Scientific classification
- Kingdom: Plantae
- Clade: Tracheophytes
- Clade: Angiosperms
- Clade: Eudicots
- Clade: Asterids
- Order: Lamiales
- Family: Orobanchaceae
- Genus: Castilleja
- Species: C. mollis
- Binomial name: Castilleja mollis Pennell

= Castilleja mollis =

- Genus: Castilleja
- Species: mollis
- Authority: Pennell
- Conservation status: LE

Species of flowering plant

Castilleja mollis is a species of Indian paintbrush known by the common name softleaf Indian paintbrush. It is endemic to the Channel Islands of California, where it is currently known only from Santa Rosa Island. An occurrence was once noted on San Miguel Island, but the plant has not been found there since 1938. Its habitat is the coastal sage scrub around the windy sand dunes and bluffs.

==Description==
This wildflower is a perennial herb with many spreading, prostrate branches up to about 40 centimeters long. The plant is coated in woolly, tangled, sometimes glandular hairs that give it a gray-green tint. The leaves are 1 to 3 centimeters long and oval. The inflorescence is up to 8 centimeters long and made up of fleshy green or yellow-green bracts. Between the bracts bloom the pale to bright yellow pouched flowers.

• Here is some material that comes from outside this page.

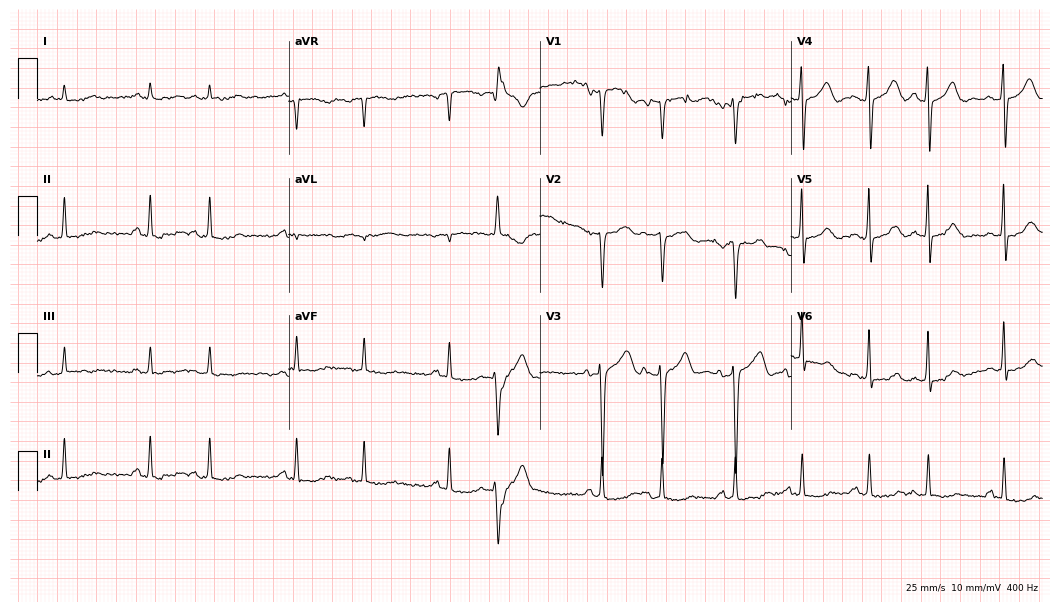
Standard 12-lead ECG recorded from a male, 77 years old. None of these six findings is recorded: first-degree AV block, right bundle branch block (RBBB), left bundle branch block (LBBB), sinus bradycardia, atrial fibrillation (AF), sinus tachycardia.

Like other Castilleja, this Castilleja mollis is hemiparasitic, attaching its roots to those of other plants to tap nutrients and water. The host plant for this Castilleja species is probably Menzies' goldenbush, Isocoma menziesii. Castilleja mollis is a federally listed endangered species.

==Conservation==
There are two known occurrences of the plant remaining on Santa Rosa Island. It has become rare due to habitat destruction, mainly from the presence of domesticated and feral ungulates such as cattle, elk (Cervus canadensis roosevelti), and deer (Odocoileus hemionus). These animals trample the soil, which compacts and degrades it. Deer also tend to use patches of the plant as bedding. Introduced plant species have also taken over the area. The cattle and most of the other non-native animals have been removed, but many weeds remain, such as ice plant. The plant depends on Menzies' goldenbush, which has also declined in the area, its habitat becoming fragmented. Invasive grasses prevent the small Castilleja plants from establishing haustoria, its connections to the roots of the goldenbush.

This Castilleja may hybridize with Castilleja affinis.

A 2008 review of the species' status indicated that the plant has rebounded somewhat since the removal of the ungulates, but it is still vulnerable enough that it will not yet be downlisted from endangered status.